Attention in Urban and Natural Environments

Holly White 1,*, Priti Shah 1
PMCID: PMC6430180  PMID: 30923478

Abstract

With advances in technology and increases in global urbanization, the complexity of our sensory environment has increased dramatically in the last few hundred years. However, our brains have remained essentially unchanged. The cognitive resources that support complex goal-directed behaviors operate differently in urban versus natural environments. In this short perspective, we consider how the attention system, designed for interacting with nature, is taxed by urban environments and discuss how exposure to nature may support its rejuvenation.

Keywords: visual attention, technology, urbanization

Introduction

The modern world presents information at a dizzying pace, yet our cognitive constraints allow us to process only a fraction of a vast array of stimuli at any given time [1]. The basic mechanisms that support our cognitive processes have not advanced anywhere near the pace of technology and urbanization [2]. As late as 1800, only 3 percent of people lived in cities [3]. Today, more than half (55 percent) of the world’s population lives in urban areas and that proportion is expected to rise to 68 percent by 2050, according to a United Nations report [4]. Given that cities impact attentional functioning [1], the current and projected levels of urbanization [3,4] have import for human behavior. Nevertheless, evidence suggests that the attention-depleting effects of urban living may be offset by spending time in nature [5,6]. In this short perspective, we’ll discuss attention in urban and natural settings, some consequences of depletion of limited resources on real-world behavior, and the restorative effect of nature and natural stimuli on attention and cognitive resources.

Allocation of Attention

Our sensory system is constantly bombarded with information, far more than we could possibly process at once. Our attentional system is responsible for filtering incoming information and allocating limited resources to a subset of input [7]. For instance, attention is distributed in visual space according to an attentional priority map; a combination of “top-down” (observer-related) factors, such as a person’s goals and expectations, and “bottom-up” (stimulus-related) factors, such as stimulus salience [7]. Properties such as luminance changes, sudden onset, and motion make visual stimuli highly salient, and therefore prioritized for selection—regardless of relevance [8,9]. Bottom-up attentional capture is effortless and automatic; in fact, effort is required to ignore salient input [10]. For example, imagine that you are searching for your black wool coat from a crowded guest closet after a party. Top-down attention would prioritize objects that share target characteristics (e.g., dark color). Now, let’s say one of the coats in the closet is neon orange and covered with flashing sequins! Despite not matching search criteria, the bright coat would capture attention from the bottom-up [9]. Of course, noticing the sequined coat would not have interfered with your simple task; you’d just resume looking for your coat after the brief distraction. Under different circumstances, such as navigating a visually complex urban environment, or in conjunction with other tasks, distraction is more likely to interrupt the primary task [10-12].

Potential interference from distracting input is controlled by selective attention, which operates in two stages: perceptual and post-perceptual. In the first stage, perceptual resources are focused and spatial attention narrowed; in the second stage, distractors are blocked by cognitive control mechanisms [13]. Selective attention in the later stage is affected by stimulus salience and response interference, which are managed by limited-capacity cognitive processes. Evidence suggests that selection at the perceptual level is affected by perceptual and cognitive factors; according to the dual-control model, perceptual resources are more focused under high perceptual load— but less focused under high cognitive load [13]. Perceptual errors are more likely to occur in situations that are cognitively demanding. The ability to successfully disregard interference, at the perceptual and post-perceptual levels, is therefore dependent on limited-capacity cognitive control resources [13]. The attentional priority map is maintained by the same limited resources; thus, under high cognitive load, allocation of visual attention may return attention to a stimulus-driven (bottom-up) default [14].

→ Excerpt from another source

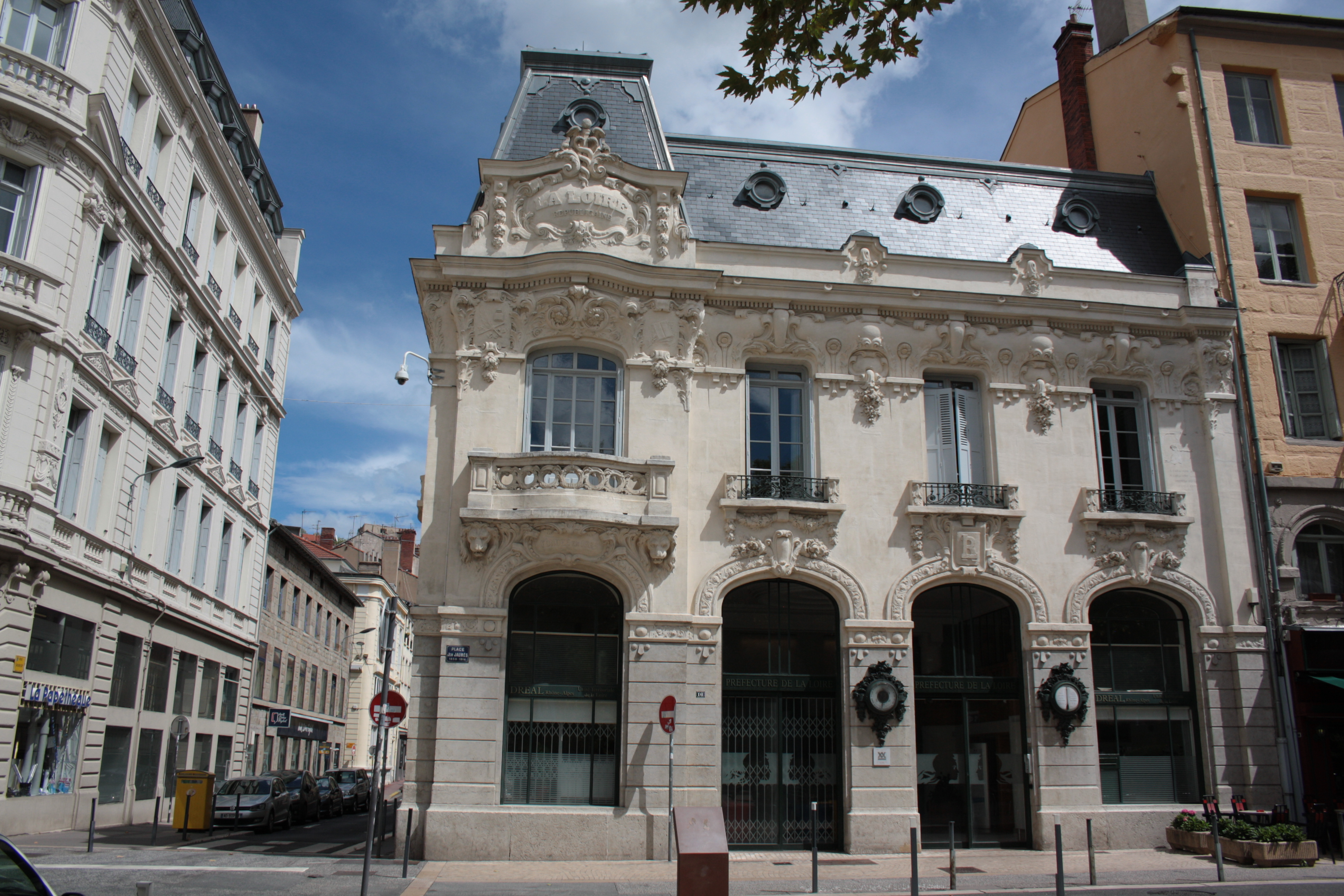 Bâtiment de la Loire Républicaine, au 16 place Jean Jaurès à Saint-Étienne (architectes Lamaizière)

Attention in Urban Environments

In a city, even relatively simple tasks are cognitively taxing. Let’s consider another visual search-type task. This time, you’re a pedestrian trying to locate a particular street intersection during midday traffic [15]. Top-down attention will prioritize goal-relevant information. But wait—you’re on foot, and the visual space is full of static and moving objects—this means multiple goals, which changes the scope of what is “relevant.” The street signs that indicate the intersection— your target—are relevant to your search. But, other input in the search space, despite not meeting search criteria, may be relevant; for instance, crossing signals are important for safe navigation. The street signs and signals would probably appear overhead. But, if you only attend to that spatial location, you might trip over a fire hydrant! Along with static obstacles, you’d need to be aware of other pedestrians, bikes, strollers, etc. Of course, you’re in a city, so there will be a lot of distractions. Many are designed to capture your attention with features of luminance and motion (e.g., flashing advertisements). And, some distractors will be salient and in the search space (e.g., neon overhead signs for sidewalk eateries). The cognitive control required to manage the interference of salient distractors would further deplete limited resources [13]. And, if this scenario were more realistic, you’d probably be on your phone too.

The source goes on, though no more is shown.